> [What needs to be done]: Please repeat, exactly and without pictures, the lines of the entries below that run from the one containing "sample: Mouse Salivary gland" through the one containing "sample: HeLa cells".

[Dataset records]
——————

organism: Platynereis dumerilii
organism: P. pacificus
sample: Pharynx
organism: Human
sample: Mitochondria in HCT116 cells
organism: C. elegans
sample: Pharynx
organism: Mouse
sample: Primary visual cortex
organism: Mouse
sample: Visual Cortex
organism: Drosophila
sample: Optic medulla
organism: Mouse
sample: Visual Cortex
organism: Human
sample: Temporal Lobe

——————

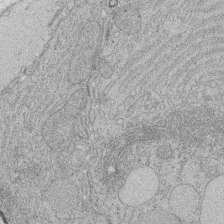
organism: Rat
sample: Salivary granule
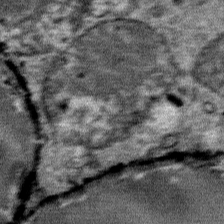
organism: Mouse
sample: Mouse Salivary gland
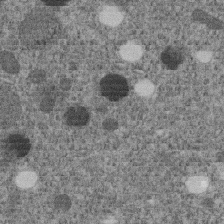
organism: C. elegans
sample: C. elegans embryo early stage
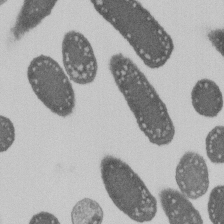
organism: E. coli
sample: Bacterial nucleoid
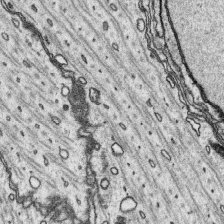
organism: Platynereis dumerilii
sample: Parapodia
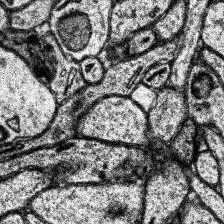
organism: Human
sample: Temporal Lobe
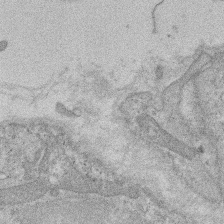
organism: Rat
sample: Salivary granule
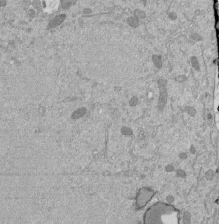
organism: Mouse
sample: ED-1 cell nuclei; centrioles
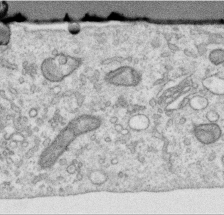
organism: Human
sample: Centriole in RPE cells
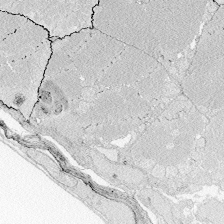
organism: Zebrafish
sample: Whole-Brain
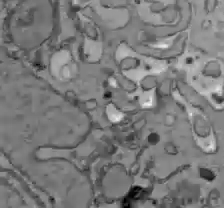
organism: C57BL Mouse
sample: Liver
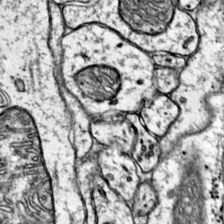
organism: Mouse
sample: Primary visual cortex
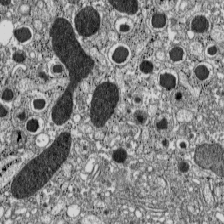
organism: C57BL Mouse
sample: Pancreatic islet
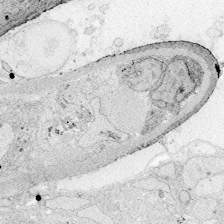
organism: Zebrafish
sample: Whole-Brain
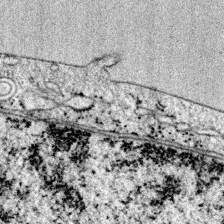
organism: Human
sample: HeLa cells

——————

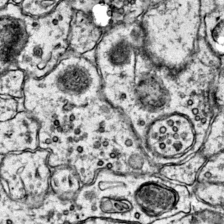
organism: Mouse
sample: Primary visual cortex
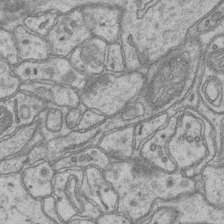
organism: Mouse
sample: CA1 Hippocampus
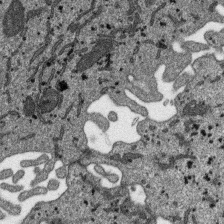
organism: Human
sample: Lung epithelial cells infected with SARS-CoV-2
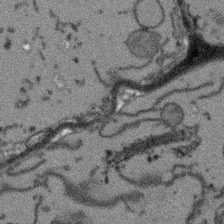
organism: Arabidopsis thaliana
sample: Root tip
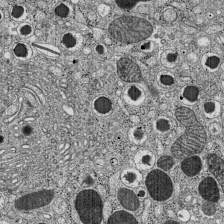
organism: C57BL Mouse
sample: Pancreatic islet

——————

> [Solved exercise]:
sample: Mouse Salivary gland
organism: C. elegans
sample: C. elegans embryo early stage
organism: E. coli
sample: Bacterial nucleoid
organism: Platynereis dumerilii
sample: Parapodia
organism: Human
sample: Temporal Lobe
organism: Rat
sample: Salivary granule
organism: Mouse
sample: ED-1 cell nuclei; centrioles
organism: Human
sample: Centriole in RPE cells
organism: Zebrafish
sample: Whole-Brain
organism: C57BL Mouse
sample: Liver
organism: Mouse
sample: Primary visual cortex
organism: C57BL Mouse
sample: Pancreatic islet
organism: Zebrafish
sample: Whole-Brain
organism: Human
sample: HeLa cells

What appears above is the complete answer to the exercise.